At his first press conference upon returning from Italy, Topolánek waved a few pieces of paper – purportedly relevant bills – in front of journalists and assured the public that he and his partner, Lucie Talmanová, could afford to pay for such a vacation themselves. A statement followed in which the former prime minister announced his willingness to explain himself was running short, so he would not again address questions of who paid for his vacation and how.

Under pressure from the media, the ODS published a contract of sorts stating that a mysterious company had rented out the villa in which the former prime minister had stayed. But some in the media immediately noticed that the contract has a number of shortcomings and looks as if it had been signed after the trip.

Getting back to the comparisons, it’s certain that politicians would not get away with something like this even in the somewhat decadent Austrian political culture. In Italy, on the other hand, Berlusconi has withstood worse situations. Quite rightfully, he has always relied on the fact that the ensuing media counterattack would water down the case. He also knows that the nation, with its relatively disengaged society, and where Berlusconi controls the most important press, would either forgive him or forget about the scandal.

In Topolánek’s Tuscany scandal, the former prime minister is attempting to prove that the best defense is a good offense. Berlusconi, in a recent scandal involving a prostitute’s documentation of group sex games at the prime minister’s villa, accused his opponents of spying and conspiring in an organized campaign.

Back in Prague, the Social Democrats took a beating even though Topolánek offered no evidence or explanation why the ČSSD would want to publish photos that also compromised their own former Industry and Trade Minister Milan Urban, who also stayed in Tuscany. Topolánek also turned his anger on the former intelligence service head Karel Randášek, who handed some of the photos over to the daily MF Dnes.

Topolánek’s tactic was a partial success. Commentators, in a custom rooted in the days of communism, started asking whose interest the scandal served. Who took the photos and why is surely an interesting question but one which unfortunately misses the point. The fact is that Topolánek stayed in a villa where he met with prominent businessmen and lobbyists with whom he also sailed on a luxury yacht.

We might, of course, content ourselves with Topolánek’s explanation that these meetings weren’t in any way out of the ordinary. He meets with these and other businessmen in the Czech Republic as well. But the public has the right to know why so many prominent lobbyists and businessmen would go all the way to Italy to meet with Topolánek and, chiefly, to know who paid for all of it.

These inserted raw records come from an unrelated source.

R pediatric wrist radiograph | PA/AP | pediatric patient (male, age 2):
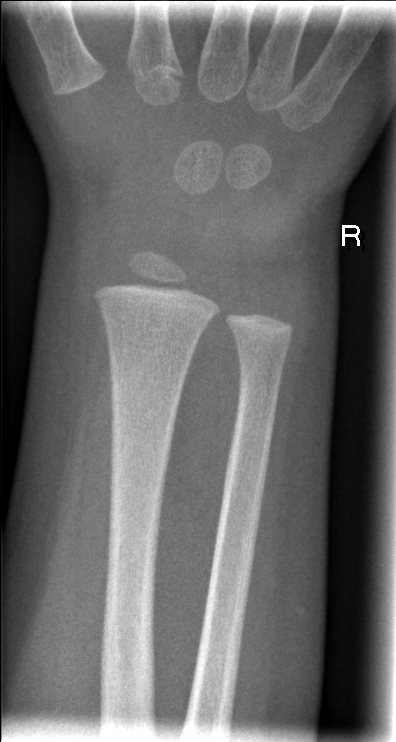
Fracture: none labeled.
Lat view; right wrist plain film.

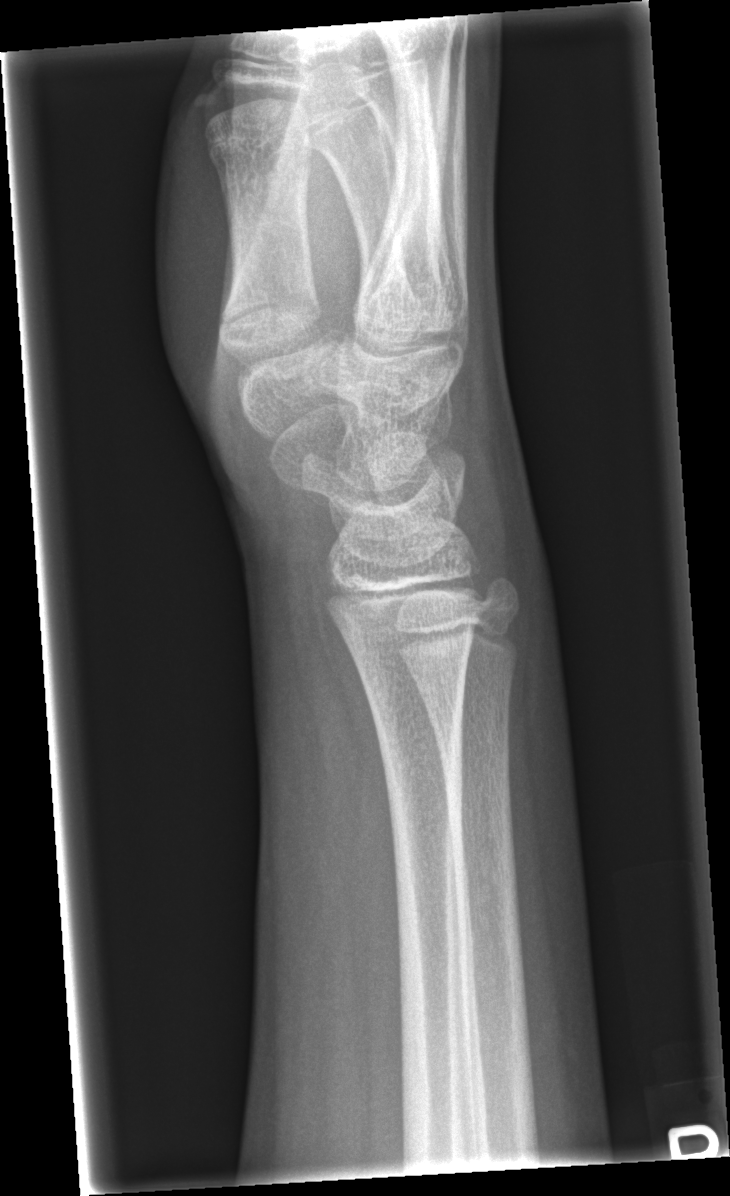 No fracture annotation.
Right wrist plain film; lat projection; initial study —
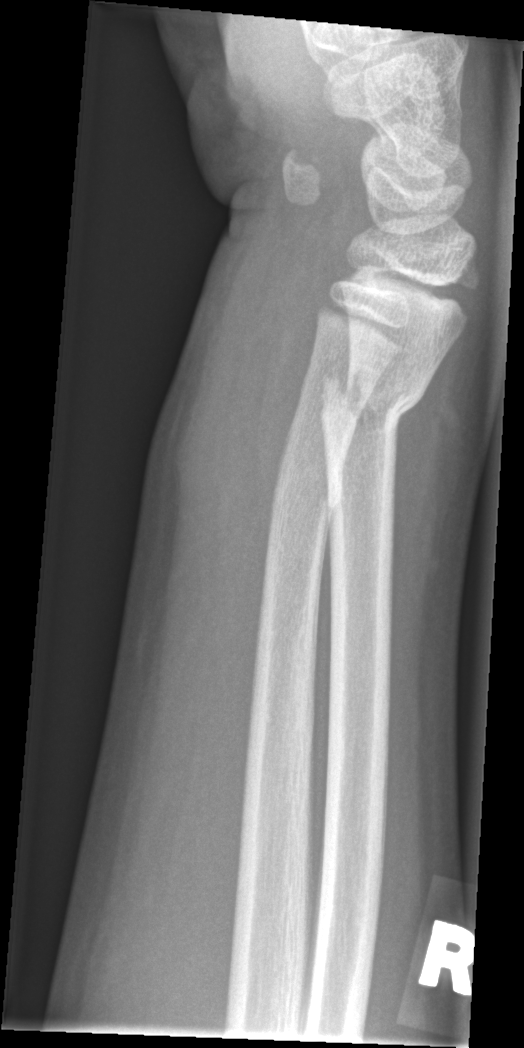
(coordinates are [x1, y1, x2, y2] in image pixels)
soft-tissue finding: 1 @ [x1=158, y1=234, x2=320, y2=656]
AO code: 22u-D/2.1; 23r-M/2.1; 23u-E/7
fracture: [x1=314, y1=357, x2=428, y2=441], [x1=262, y1=462, x2=343, y2=532]
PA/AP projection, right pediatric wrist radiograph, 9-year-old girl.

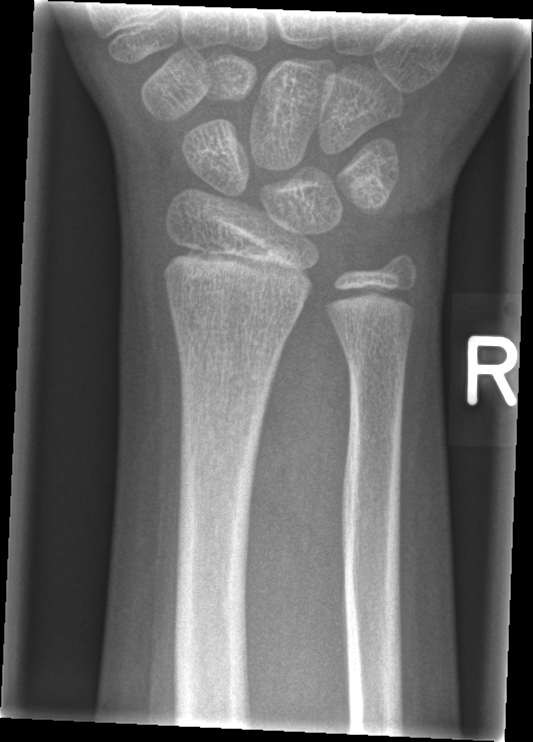   ao: 23r-M/2.1
  fracture: present but not clearly seen in this view
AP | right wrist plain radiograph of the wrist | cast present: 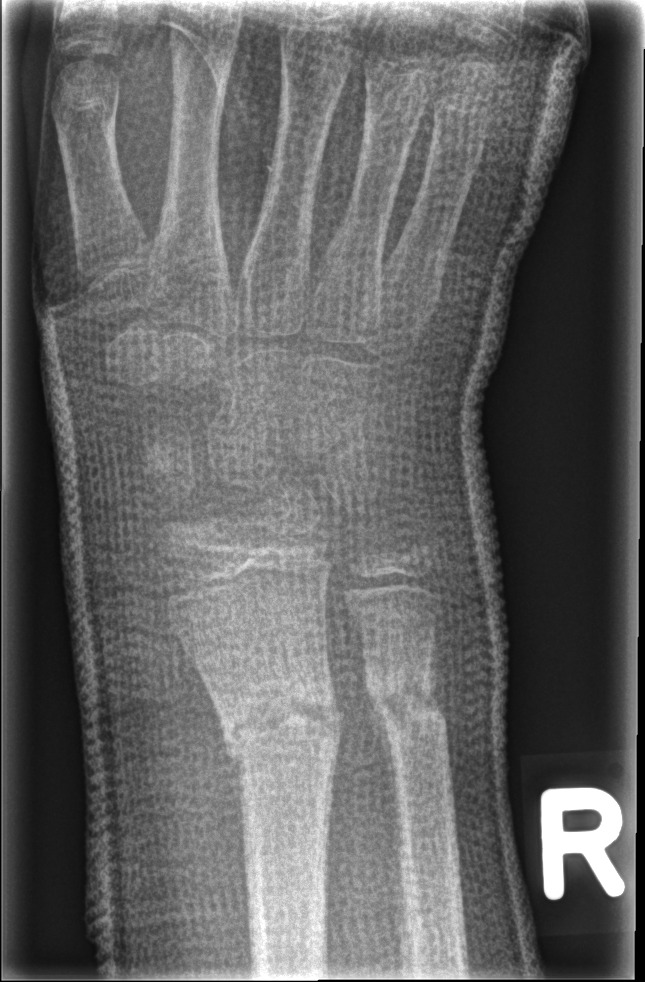 Fracture classified AO/OTA 23-M/3.1. Fracture: 214,674,346,775
  362,667,451,739.
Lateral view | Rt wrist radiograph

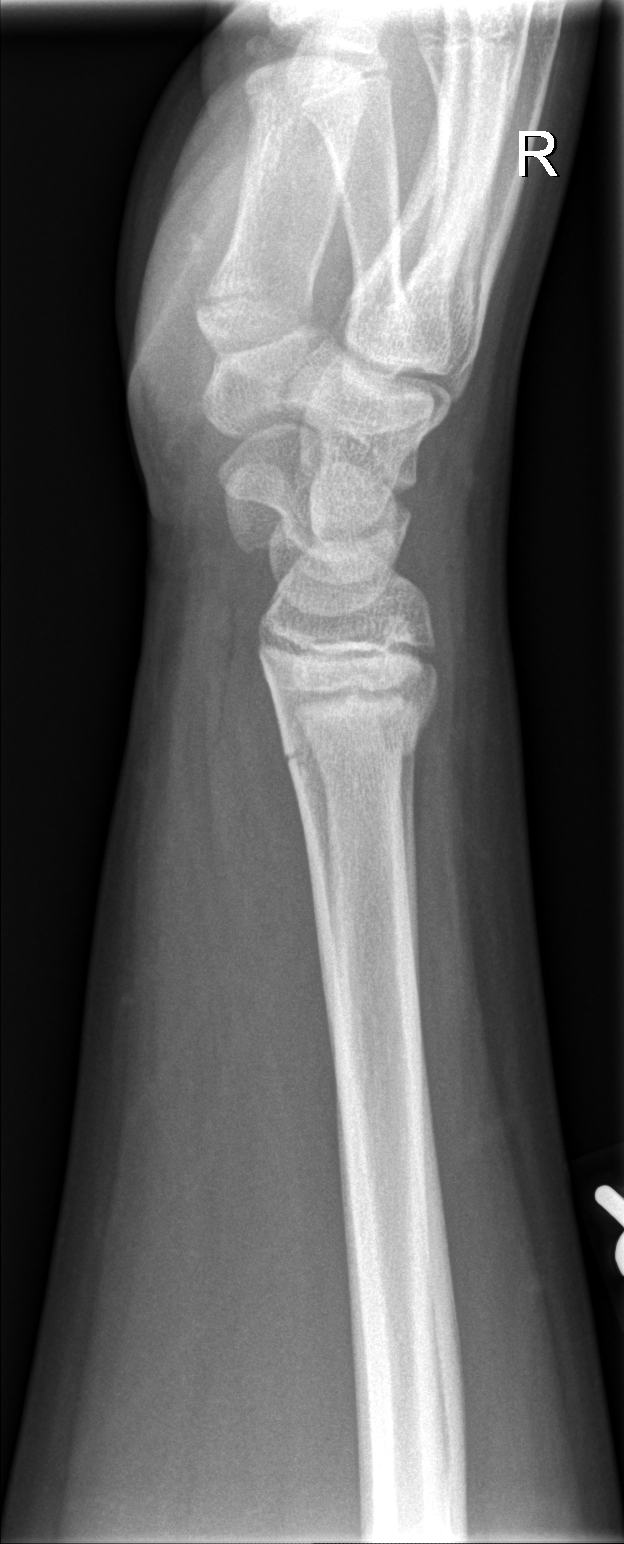 - Coordinates are [x1, y1, x2, y2] in image pixels.
- One fracture at (274, 695, 443, 777).
- One pronator sign at (214, 625, 333, 1071).

In addition, the people said to have facilitated the rent of the villa, and those in Topolánek’s presence, include men with close relationships to the fugitive Radovan Krejčíř and the criminally prosecuted entrepreneur Tomáš Pitra.

One commentator who fully grasped the “Whom does it serve?” question is Bohumil Doležal. He repeatedly prodded the media to focus on who was behind the purported attempt to discredit Topolánek, because the whole scandal is apparently a pre-election campaign against the ODS.

The attempt to discredit Topolánek is reportedly dangerous because, were the ČSSD to win the upcoming elections, the party would unite with the Communists and impose a “directed” democracy. Nevertheless, Doležal doesn’t bother explaining the roots of his belief in the bleak future that would result from the ČSSD’s victory. And neither do we find out how such a “directed” democracy would function.

The columnist’s logic is simple: If the ČSSD wins, there’s the threat of imposed “directed” democracy, so let’s forgive the chiefs of the ODS for the poor practices that appear rather mafia-like to those citizens less-blind than the commentator obsessed by the dangers of the left.

The trouble is that our not-yet-“directed” democracy more and more resembles the mafia practices of Italian politics. If in the end one side really figures out a way to curb our democracy after the elections, it will unfortunately have an easy time with the public, if only because the current state of Czech government à la Berlusconi appears to be a model of political administration not worth fighting for.